Department of Biological Engineering, Utah State University, 4105 Old Main Hill, Logan, UT, 84322-4105, USA.
Key Laboratory of Modern Preparation of TCM, Ministry of Education, Jiangxi University of Traditional Chinese Medicine, Nanchang, 330004, Jiangxi, China.
Appl Microbiol Biotechnol. 2020 Aug;104(16):7131-7142. doi: 10.1007/s00253-020-10765-y. Epub 2020 Jul 7.

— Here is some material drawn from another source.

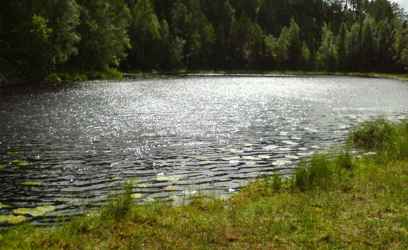 Store Liertjern i Aurskog-Høland kommune

FR901533 (1, also known as WS79089B), WS79089A (2), and WS79089C (3) are polycyclic aromatic natural products with promising inhibitory activity to endothelin-converting enzymes. In this work, we isolated five tridecaketide products from Streptosporangium roseum No. 79089, including 1-3, benaphthamycin (4) and a novel FR901533 analogue (5). The structure of 5 was characterized based on spectroscopic data. Compared with the major product 2, the new compound 5 has an additional hydroxyl group at C-12 and an extra methyl group at the 13-OH. The configuration of C-19 of these compounds was determined to be R using Mosher's method. A putative biosynthetic gene cluster for compounds 1-5 was discovered by analyzing the genome of S. roseum No. 79089. This 38.6-kb gene cluster contains 38 open reading frames, including a minimal polyketide synthase (wsaA-C), an aromatase (wsaD), three cyclases (wsaE, F, and W), and a series of tailoring enzymes such as monooxygenases (wsaO1-O7) and methyltransferases (wsaM1 and M2). Disruption of the ketosynthase gene (wsaA) in this gene cluster abolished the production of 1-5, confirming that this gene cluster is indeed responsible for the biosynthesis of 1-5. A type II polyketide biosynthetic pathway was proposed for this group of natural endothelin-converting enzyme inhibitors. KEY POINTS: • Five aromatic tridecaketides were isolated from Streptosporangium roseum No. 79089. • A novel FR901533 analogue, 12-hydroxy-13-O-methyl-WS79089A, was characterized. • The absolute configuration of C-19 of FR901533 and analogues was determined. • The biosynthetic gene cluster of FR901533 and analogues was discovered.
FR901533(1,也称为 WS79089B)、WS79089A(2)和 WS79089C(3)是具有潜在抑制内皮素转化酶活性的多环芳香天然产物。在这项工作中,我们从玫瑰色链霉菌 79089 中分离出五个十三烷酮产物,包括 1-3、苯萘霉素(4)和一种新型 FR901533 类似物(5)。5 的结构基于光谱数据进行了表征。与主要产物 2 相比,新化合物 5 在 C-12 处具有额外的羟基和 13-OH 处的额外甲基。使用 Mosher 法确定这些化合物的 C-19 构型为 R。通过分析 S. roseum No. 79089 的基因组,发现了化合物 1-5 的假定生物合成基因簇。这个 38.6kb 的基因簇包含 38 个开放阅读框,包括最小的聚酮合酶(wsaA-C)、芳香酶(wsaD)、三个环化酶(wsaE、F 和 W)以及一系列修饰酶,如单加氧酶(wsaO1-O7)和甲基转移酶(wsaM1 和 M2)。该基因簇中的酮合酶基因(wsaA)的破坏使 1-5 的产生被废除,证实该基因簇确实负责 1-5 的生物合成。提出了一组天然内皮素转化酶抑制剂的 II 型聚酮生物合成途径。关键点:• 从玫瑰色链霉菌 No. 79089 中分离出五个芳香十三烷酮。• 表征了一种新型 FR901533 类似物,12-羟基-13-O-甲基-WS79089A。• 确定了 FR901533 和类似物的 C-19 的绝对构型。• 发现了 FR901533 和类似物的生物合成基因簇。